With colleagues in the IBM Research Lab in Dublin, the team developed and deployed the first operational system to address the integration of renewable energy into the electric grid with a consortium of utilities in Vermont. Deep Thunder forecasts enabled precise prediction of energy demand and power from individual wind turbines and small solar farms to then determine the stability of the transmission system.

Deep Thunder + The Weather Company

The scientific, technological and business successes of Deep Thunder helped lead to the acquisition of The Weather Company in early 2016. Soon after that, IBM announced plans to combine hyperlocal forecasts developed by IBM Research with The Weather Company’s capabilities to create a new class of global weather forecasting models. The Weather Company once again became a standalone company in 2024 but its data is still in use by IBM’s sustainability software business.

In parallel to that effort, Deep Thunder continued to focus on hyperlocal forecasts — at a 0.2- to 0.6-mile resolution — and incorporate environmental data such as vegetation and soil conditions to better predict the weather, which enabled more refined predictions of weather impacts.
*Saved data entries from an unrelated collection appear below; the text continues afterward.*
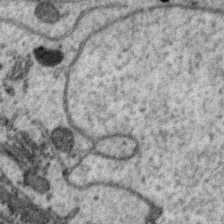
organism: Zebra finch
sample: Brain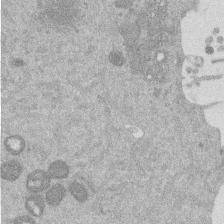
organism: Mouse
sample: Dividing mouse embryo 1 cell stage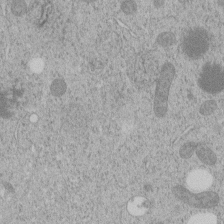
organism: C. elegans
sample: C. elegans embryo early stage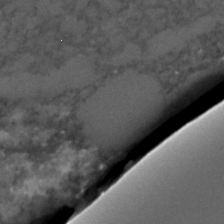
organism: C. elegans
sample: C. elegans embryo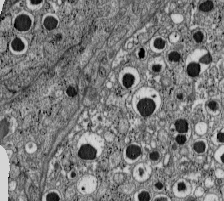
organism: C57BL Mouse
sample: Pancreatic islet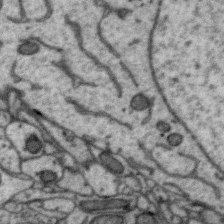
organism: Zebra finch
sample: Brain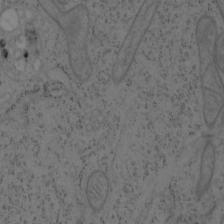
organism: Mouse
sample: OT-I killer T cells with ID8 ovarian cancer cells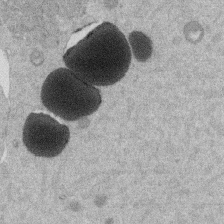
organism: Mouse
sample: Dividing mouse embryo 1 cell stage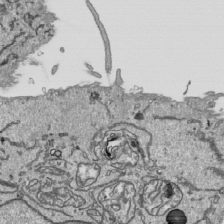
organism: Human
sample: Mitochondria in HCT116 cells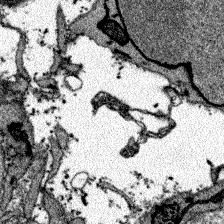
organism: Zebrafish
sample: Larval olfactory bulb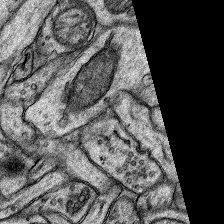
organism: Rat
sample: Hippocampus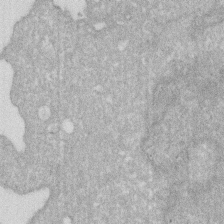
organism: Human
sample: HIV infected U937 cells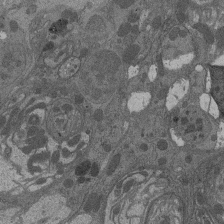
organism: Drosophila
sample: Antenna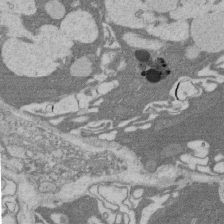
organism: Rat
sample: Salivary granule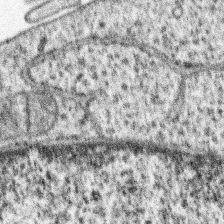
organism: Human
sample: HeLa cells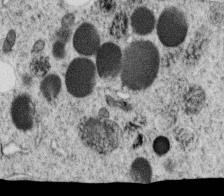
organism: C. elegans
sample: C. elegans oocyte; sperm cells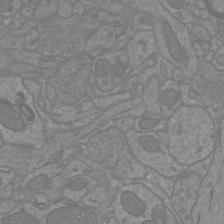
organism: Mouse
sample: Cortical neurons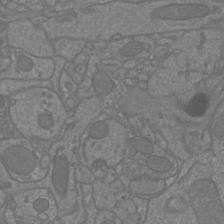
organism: Mouse
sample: Cortical neurons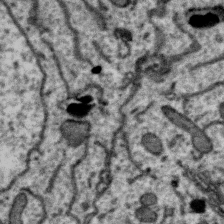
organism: Zebra finch
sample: Brain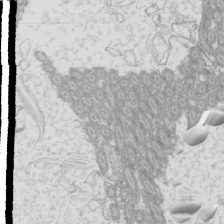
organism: Mouse
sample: Cilia; mouse epididymis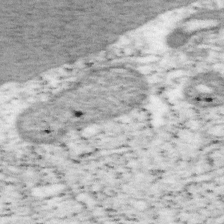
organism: Mouse
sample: OT-I killer T cells with ID8 ovarian cancer cells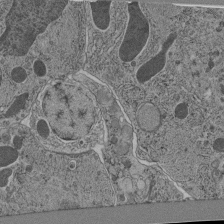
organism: C. elegans
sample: C. elegans pharynx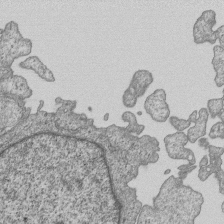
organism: Human
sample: MDA-MB-231 cells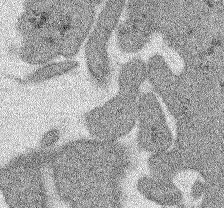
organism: Human
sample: HeLa cells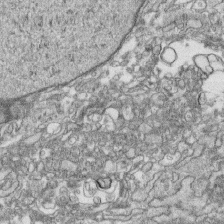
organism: Human
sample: CRL-1474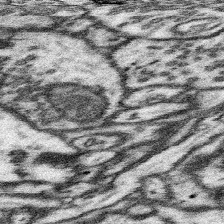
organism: Mouse
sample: Somatosensory cortex neuropil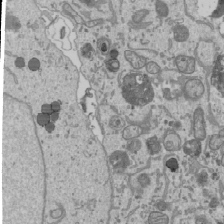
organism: Human
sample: Mitochondria in U2OS cells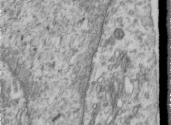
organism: Human
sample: Centriole in RPE cells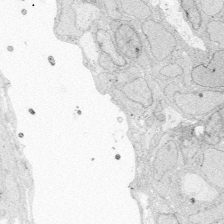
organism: Zebrafish
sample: Whole-Brain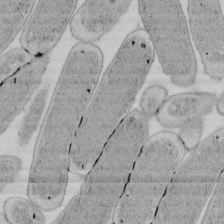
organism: E. coli
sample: Bacterial nucleoid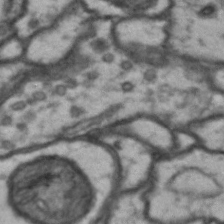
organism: Drosophila
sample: Brain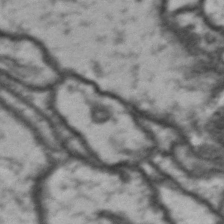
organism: Drosophila
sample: Brain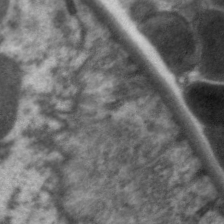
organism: C. elegans
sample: Pharynx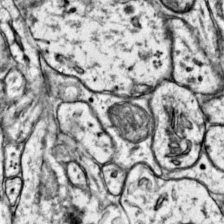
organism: Mouse
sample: Primary visual cortex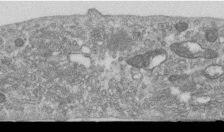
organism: Human
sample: Centriole in RPE cells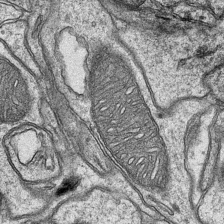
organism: Mouse
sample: CA1 Hippocampus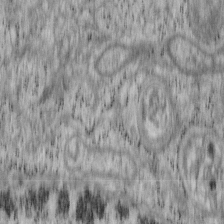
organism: Human
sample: HeLa cells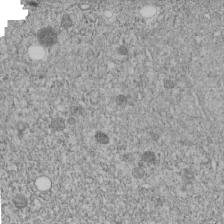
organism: C. elegans
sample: C. elegans embryo early stage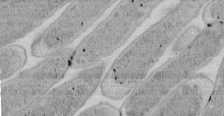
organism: E. coli
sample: Bacterial nucleoid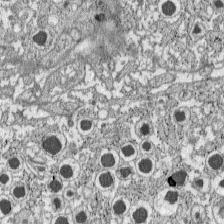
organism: C57BL Mouse
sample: Pancreatic islet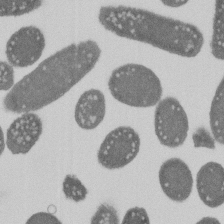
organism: E. coli
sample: Bacterial nucleoid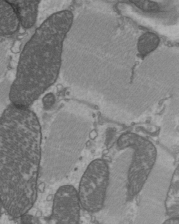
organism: C57BL Mouse
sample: Heart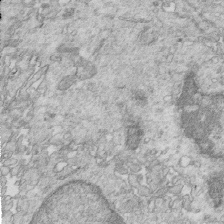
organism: Mouse
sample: Multiciliated cells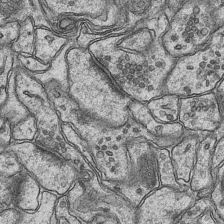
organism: Mouse
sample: CA1 Hippocampus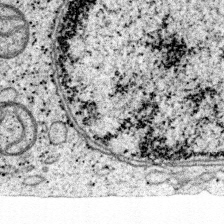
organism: Human
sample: HeLa cells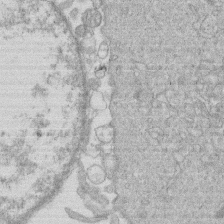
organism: Human
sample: Macrophage cells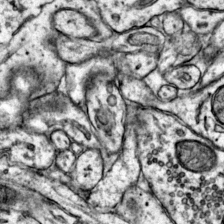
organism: Mouse
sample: Primary visual cortex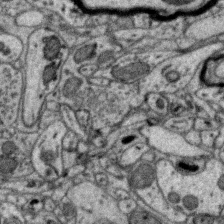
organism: Zebra finch
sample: Brain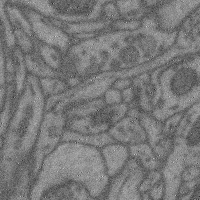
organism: Mouse
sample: Cerebral cortex

Further advances led to new applications such as water quality, which were pioneered through The Jefferson Project at Lake George. This included Deep Thunder driving forecasts of the runoff of pollutants from precipitation events and the three-dimensional dynamics of the water flowing in lakes and reservoirs.
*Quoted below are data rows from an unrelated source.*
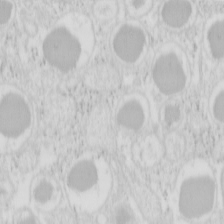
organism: Mouse
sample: Pancreas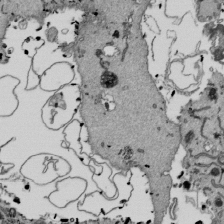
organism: Mouse
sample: ED-1 cell nuclei; centrioles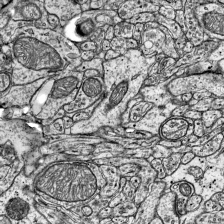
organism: Mouse
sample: Visual Cortex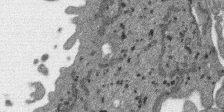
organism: Human
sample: Lung epithelial cells infected with SARS-CoV-2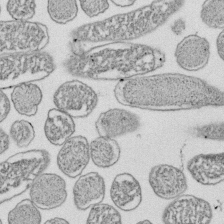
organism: E. coli
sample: Bacterial nucleoid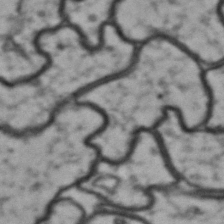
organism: Drosophila
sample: Brain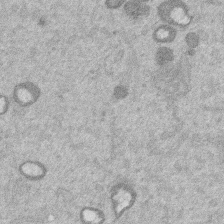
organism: Mouse
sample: Dividing mouse embryo 1 cell stage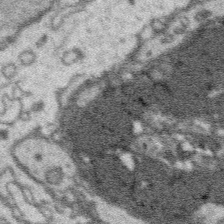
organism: Platynereis dumerilii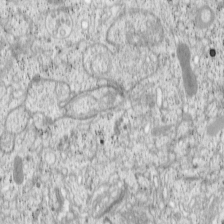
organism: African green monkey
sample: COS-7 cells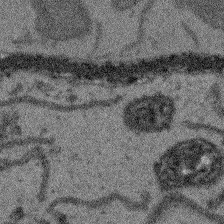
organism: Arabidopsis thaliana
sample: Root tip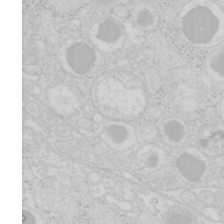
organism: Mouse
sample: Pancreas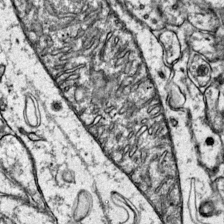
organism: Mouse
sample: Primary visual cortex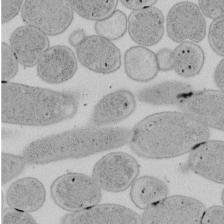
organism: E. coli
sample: Bacterial nucleoid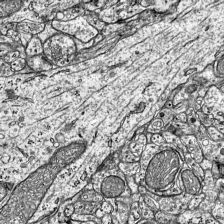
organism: Mouse
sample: Visual Cortex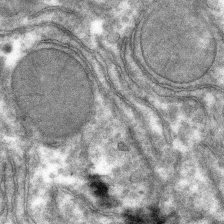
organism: Mouse
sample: Mouse hepatocytes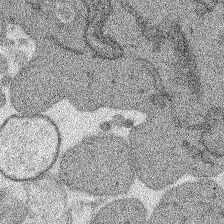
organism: Human
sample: HeLa cells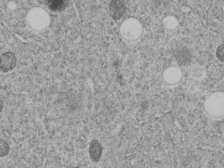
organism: C. elegans
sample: C. elegans embryo early stage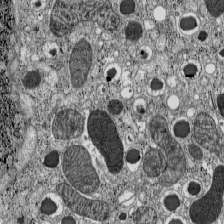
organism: C57BL Mouse
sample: Pancreatic islet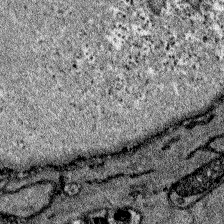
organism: Zebrafish
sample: Larval olfactory bulb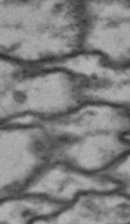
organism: Drosophila
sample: Brain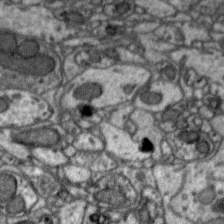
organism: Zebra finch
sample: Brain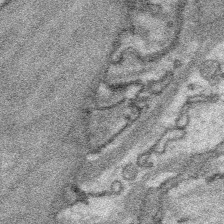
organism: Platynereis dumerilii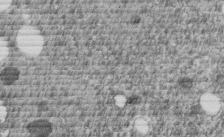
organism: C. elegans
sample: C. elegans embryo early stage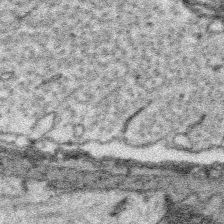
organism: Platynereis dumerilii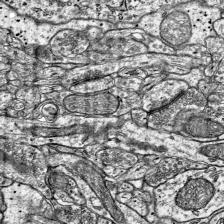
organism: Mouse
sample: Visual Cortex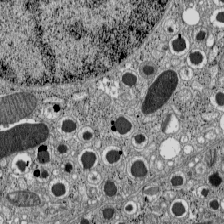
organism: C57BL Mouse
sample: Pancreatic islet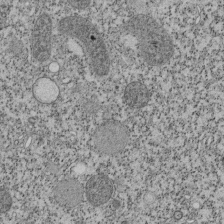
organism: Tetrahymena
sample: Cilia in tetrahymena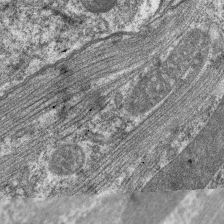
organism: C. elegans
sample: Pharynx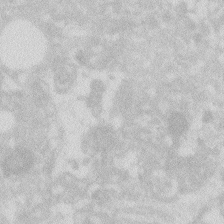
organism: Zebrafish
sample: Macrophage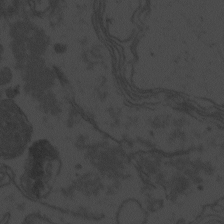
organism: Zebrafish
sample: Macrophage infected with Toxoplasma gondii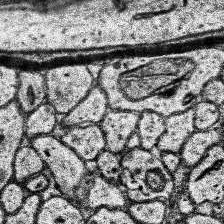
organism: Human
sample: Temporal Lobe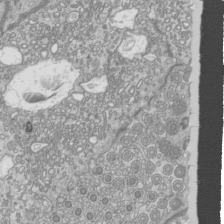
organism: Mouse
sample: Cilia; mouse epididymis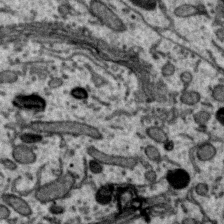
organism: Zebra finch
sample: Brain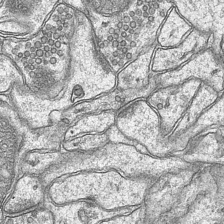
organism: Mouse
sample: CA1 Hippocampus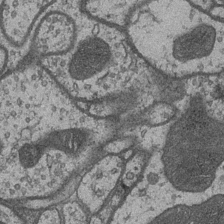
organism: Drosophila
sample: Optic medulla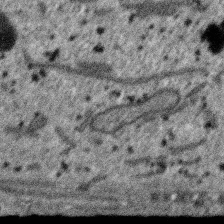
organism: Human
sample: Lung epithelial cells infected with SARS-CoV-2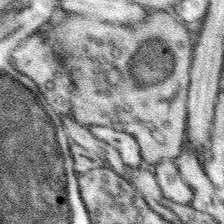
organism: Mouse
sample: Somatosensory cortex neuropil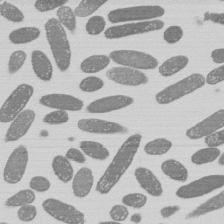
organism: E. coli
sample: Bacterial nucleoid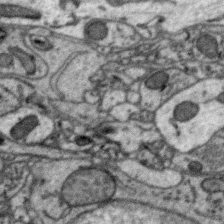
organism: Zebra finch
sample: Brain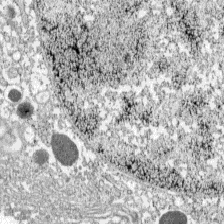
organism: C57BL Mouse
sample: Pancreatic islet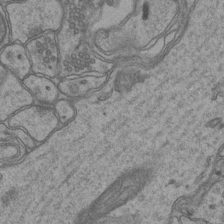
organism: Mouse
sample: CA1 Hippocampus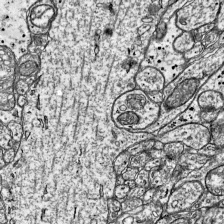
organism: Mouse
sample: Visual Cortex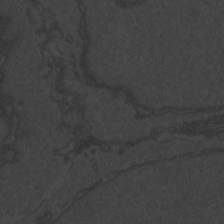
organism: Zebrafish
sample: Macrophage infected with Toxoplasma gondii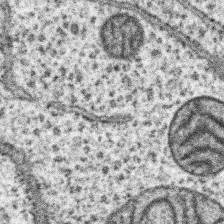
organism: Human
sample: HeLa cells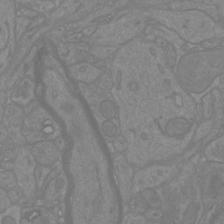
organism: Mouse
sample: Cortical neurons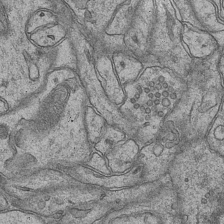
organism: Mouse
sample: CA1 Hippocampus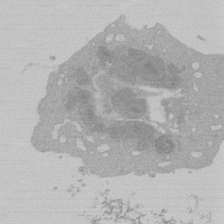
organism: Mouse
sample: Activated Pmel transgenic CD8+ T Cells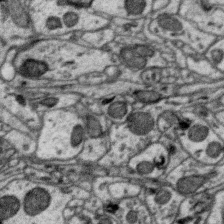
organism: Zebra finch
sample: Brain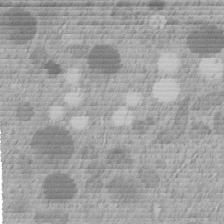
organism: C. elegans
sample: C. elegans embryo early stage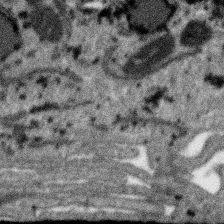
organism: Human
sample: Lung epithelial cells infected with SARS-CoV-2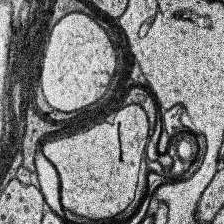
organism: Human
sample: Temporal Lobe

Deep Thunder is also used to train machine learning–based models to help businesses predict how even modest variations in any weather conditions could affect their business, from consumer buying behavior to how retailers should manage their supply chains and stock shelves or how insurance companies can analyze the impact of weather damage. Accurate, tailored and detailed weather forecasts with lead times of a few days coupled with business data can transform the way industries manage their processes. They can tailor services, change routes and deploy equipment — anticipating and minimizing the effects of major weather events on clients and constituents, reducing costs, improving service and even saving lives.

While the Deep Thunder team continues to advance the local predictability of extreme weather events, they are applying the technology to better understand the impacts of climate change. This includes the ability to evaluate the effectiveness decades from now of adaptation strategies being deployed today, and to examine how past weather events could evolve differently in a warmer future climate.